Ungelesener Beitragvon KoratCat » Mi Sep 12, 2007 2:34 pm

Garment workers strip,demand compensation

Apai vows to focus on rising labour disputes


Female workers from the recently-closed Inter Moda garment factory throw their underwear into the grounds of Government House to protest the government's failure to help them get severance pay from their company after they were laid off. They were protesting for a second day outside Government House yesterday.
As women laid off by a failed garment factory stripped naked outside Government House yesterday, the labour minister promised speedy action to deal with the growing number of labour disputes. The minister, Apai Chanthaehulaka, said a system of two-way and three-way talks would be set up to settle disputes over compensation after factory closures. Similar measures would be used to deal with other employer-employee disputes.

''We are keeping a close watch on factories facing a financial crunch following widespread protests by workers already affected by factory closures,'' he said.

About 160 factories, out of more than 380,000 workplaces across the country, have laid off their employees since last month, Mr Apai said.

The ministry has so far settled disputes at 145 of the troubled factories.

On the recent closure of Inter Moda garment factory, which sparked yesterday's protest strip, the ministry said it was in the process of ordering employers to pay compensation to the workers.

Mr Apai said the factory had the right to dismiss staff but it must compensate them according to the law.

The ministry had a duty to ask employers to give severance pay to laid-off workers.

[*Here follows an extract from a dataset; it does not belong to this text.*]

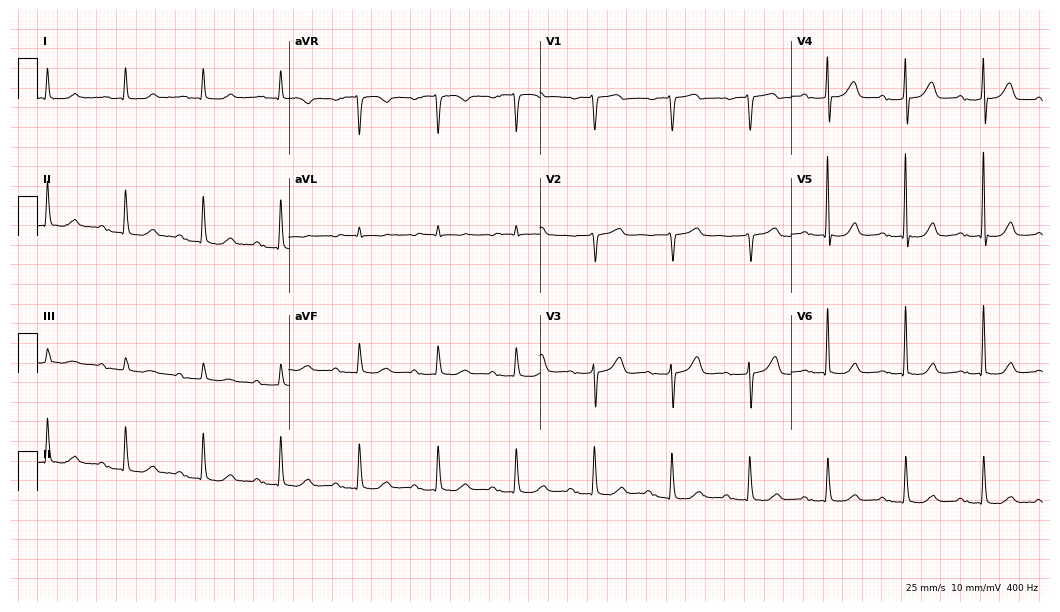
Standard 12-lead ECG recorded from a female, 71 years old (10.2-second recording at 400 Hz). The tracing shows first-degree AV block.
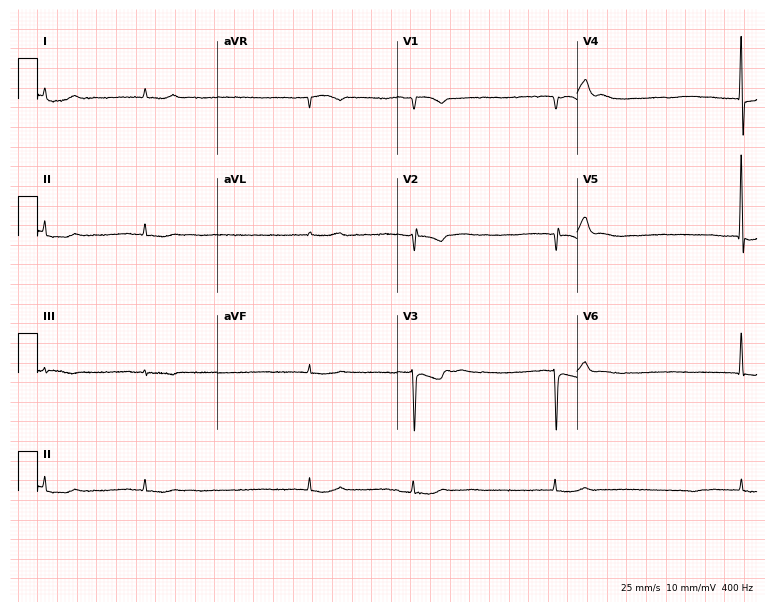
ECG — a man, 83 years old. Screened for six findings — first-degree AV block, right bundle branch block (RBBB), left bundle branch block (LBBB), sinus bradycardia, atrial fibrillation (AF), sinus tachycardia — none is recorded. Findings outside these six are not listed.

This process normally took 60 days, he said.

But the 300 workers from Inter Moda factory who rallied at Government House yesterday were not convinced their dispute would be settled and vowed to protest again on Sept 19.

Yesterday's rally began with protesters dividing up into small groups of 10-20 people each, to block all gates to Government House, inconveniencing officials and people trying to use them.

About 11am the protesters laid their Inter Moda factory uniforms on Phitsanulok road and then set them on fire.

Ten female workers later took off more of their clothes, keeping only their bras and panties on. They then wrapped the protest placards around their bodies before taking off their underwear, which they later threw into the grounds of Government House in front of police guarding the building to show they were really broke after being made redundant.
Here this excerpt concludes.